Video Discription |
(4 Jul 2010) SHOTLIST
FILE: Amman, Jordan - 13 June, 1999
1. Mohammed Oudeh, also known as Abu Daoududeh, in his apartment
2. Oudeh being interviewed
3. Cutaway of Oudeh's hands
4. Oudeh being interviewed
5. Close-up of Oudeh's book, "Palestine: From Jerusalem to Munich," Oudeh seated in background
FILE: Munich, Germany - 1972
6. Wide of figures in window holding Israeli hostages inside
7. Police holding back crowd
8. Wide of figures in window holding Israeli hostages inside
9. Armoured police vehicles rolling into Olympic village
10. Police helicopter taking militants and hostages to Munich airport
11. Armoured police vehicle rolling by ++NIGHT SHOT++
12. Police with dogs ++NIGHT SHOT++
FILE: Amman, Jordan - 1973
13. Oudeh being interviewed
STORYLINE
Mohammed Oudeh, the key planner of the 1972 Munich Olympics attack that killed 11 Israeli athletes, died on Saturday morning in the Syrian capital Damascus, his daughter said.
He was 73.
Oudeh died of kidney failure a day after he was rushed to Damascus' Andalus Hospital after falling ill, Hana Oudeh told The Associated Press.
Mohammed Oudeh - also known under his guerrilla name Abu Daoud - did not participate in the September 5, 1972 attack.
Two Israeli athletes were killed in the assault, and nine others died in a botched rescue attempt by the German police.
A German policeman and five Palestinian gunmen also were killed.
The Munich attack shocked the world as the most high-profile and brazen assault on a sports team, and later led to a wave of assassinations of top Palestinian officials.
Oudeh was a leader of "Black September," an offshoot of the late Palestinian leader Yasser Arafat's Fatah group that was established to avenge the 1970 expulsion of Palestinian guerrillas from Jordan.
In a 2006 interview with The AP, Oudeh said the Munich events were a turning point for Palestinians and rejected the term "terrorists" to describe Palestinian fighters.
Oudeh said he had no qualms about the operation because he considered the Israeli athletes, as military reservists, legitimate targets.
But he claimed the intent was not to kill the Israelis - rather, to use them as bargaining chips to free more than 200 Palestinians jailed in Israel.
Showing no remorse or regret, he recounted in the interview how leaders of the Palestine Liberation Organisation - angry that the Palestinians were denied an Olympic slot - dreamed up the attack while sitting at a sidewalk cafe in Rome.
He first acknowledged having a role in the Munich operation in a 1999 book, "Palestine: From Jerusalem to Munich," that caused an uproar when it came out.
Born in Jerusalem in 1937, Oudeh lived there until the 1967 Mideast war when Israel captured the eastern part of the city.
He was displaced and moved to Jordan where he joined the PLO.
After the 1972 attack, Oudeh lived in eastern Europe and then in Lebanon until the Lebanon civil war broke out in 1975.
He went back to Jordan, and from there to Ramallah in the West Bank in 1993, after the Palestinians' Oslo peace accords with Israel.

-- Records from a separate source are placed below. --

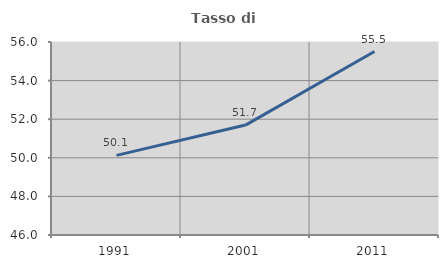
| Category | Tasso di occupazione   |
|---|---|
| 1991.0 | 50.125 |
| 2001.0 | 51.696 |
| 2011.0 | 55.505 |
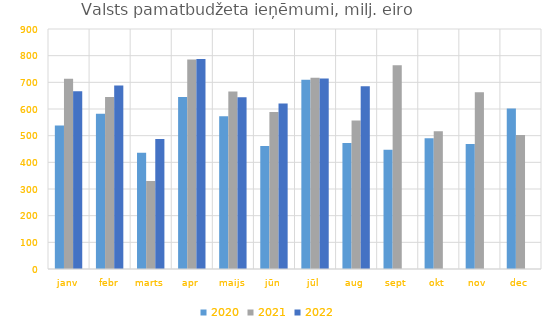
| Category | 2020 | 2021 | 2022 |
|---|---|---|---|
| janv | 537722.948 | 713014.632 | 666661.352 |
| febr | 582097.989 | 644814.957 | 687779.931 |
| marts | 436083.224 | 330339.758 | 487592.334 |
| apr | 645256.276 | 785719.324 | 787062.79 |
| maijs | 572854.69 | 665234.221 | 644004.073 |
| jūn | 461405.873 | 589166.177 | 620273.485 |
| jūl | 709928.085 | 717458.088 | 713962.301 |
| aug | 472605.695 | 557138.062 | 685067.765 |
| sept | 446749.915 | 764496.897 | 0 |
| okt | 490335.515 | 516906.965 | 0 |
| nov | 468560.222 | 662718.632 | 0 |
| dec | 601482.069 | 502474.488 | 0 |
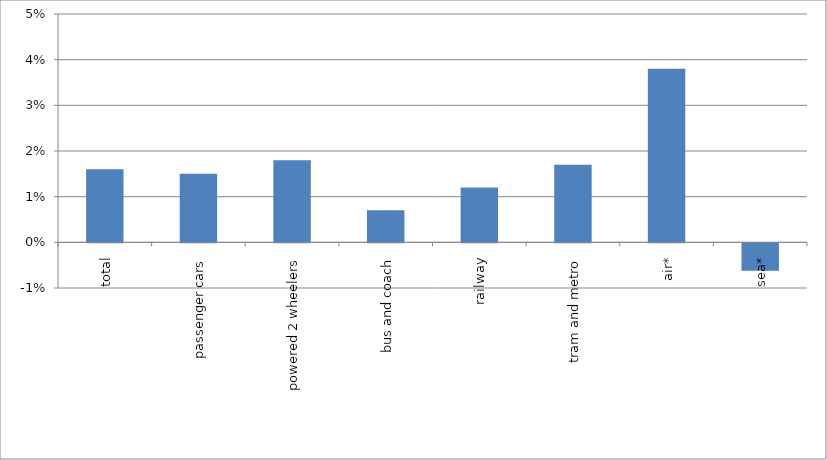
| Category | Series 0 |
|---|---|
| total | 0.016 |
| passenger cars | 0.015 |
| powered 2 wheelers | 0.018 |
| bus and coach | 0.007 |
| railway | 0.012 |
| tram and metro | 0.017 |
| air* | 0.038 |
| sea* | -0.006 |
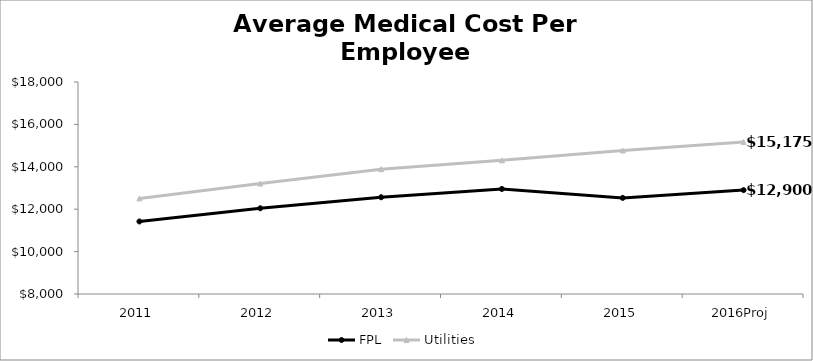
| Category | FPL | Utilities  |
|---|---|---|
| 2011 | 11420.4 | 12507 |
| 2012 | 12044.22 | 13209.117 |
| 2013 | 12564.337 | 13887.063 |
| 2014 | 12954.578 | 14303.675 |
| 2015 | 12533.255 | 14769.235 |
| 2016Proj | 12900.014 | 15174.507 |
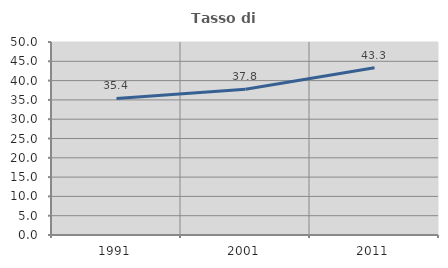
| Category | Tasso di occupazione   |
|---|---|
| 1991.0 | 35.373 |
| 2001.0 | 37.763 |
| 2011.0 | 43.337 |
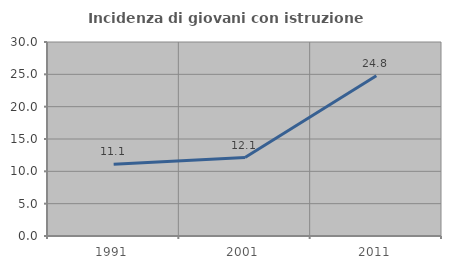
| Category | Incidenza di giovani con istruzione universitaria |
|---|---|
| 1991.0 | 11.111 |
| 2001.0 | 12.131 |
| 2011.0 | 24.766 |
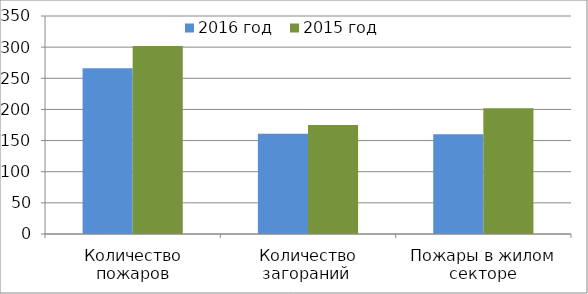
| Category | 2016 год | 2015 год |
|---|---|---|
| Количество пожаров | 266 | 302 |
| Количество загораний  | 161 | 175 |
| Пожары в жилом секторе | 160 | 202 |

But when his book on Munich came out, he was banned from returning to Ramallah following a trip to Jordan, and finally settled in Syria - the only country that would take him.
Oudeh escaped narrowly in what he believed was an attack by Israel's Mossad spy agency in 1981.
He was sitting in a hotel cafe in Warsaw, Poland, when a gunman shot him in his left wrist, chest, stomach and jaw.
Oudeh remained militant to the last.
"Today, I cannot fight you any more, but my grandson will and his grandsons, too," he said, addressing Israelis.